SAT Solver using DPLL

This code was originally written as an assignment for the course EE677: Foundations of VLSI CAD at IIT Bombay. The code solves a satisfiabilty problem in Conjuctive Normal Form (CNF) using the famous DPLL Algorithm. If the problem is satisfiable, one possible solution is returned.

Algorithm

The code is written in Python 3, it might not be compatible with previous versions. The problem is defined in CNF form.
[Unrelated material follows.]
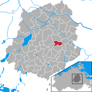 Gnevkow, Landkreis Demmin, Mecklenburg-Vorpommern

The DPLL algorithm can be explained by the following pseudocode.

solve_dpll(cnf):
    while(cnf has a unit clause {X}):
        delete clauses contatining {X}
        delete {!X} from all clauses
    if null clause exists:
        return False
    if CNF is null:
        return True
    select a literal {X}
    cnf1 = cnf + {X}
    cnf2 = cnf + {!X}
    return solve_dpll(cnf1)+solve_dpll(cnf2)

Usage

• Please write the CNF form problem in a text file in the following way.
• For Example: (!B+A+!C)(B+A+!C)(!B+!A+!C)(B)(C) will be written as

!B A !C
B A !C
!B !A !C
B
C

• Save it in <filename> (example problem.txt).
• Run the following command

$ python3 SATSolver.py --input problem.txt

Example

For CNF = (!B+A+!C)(B+A+!C)(!B+!A+!C)(B)(C), we get

CNF = (!B+A+!C)(B+A+!C)(!B+!A+!C)(B)(C)
Units = ['C', 'B']
CNF after unit propogation = (!A)(A)

CNF = (!A)(A)(A)
Units = ['!A', 'A']
CNF after unit propogation = ()
Null clause found, backtracking...

CNF = (!A)(A)(!A)
Units = ['!A', 'A']
CNF after unit propogation = ()
Null clause found, backtracking...

Reached starting node!
Number of Splits = 3
Unit Propogations = 6

Result: UNSATISFIABLE

TODO

• Refactor into a pythonic module
• Update README
• Use argparse for command line inputs
• Add a verbosity command line option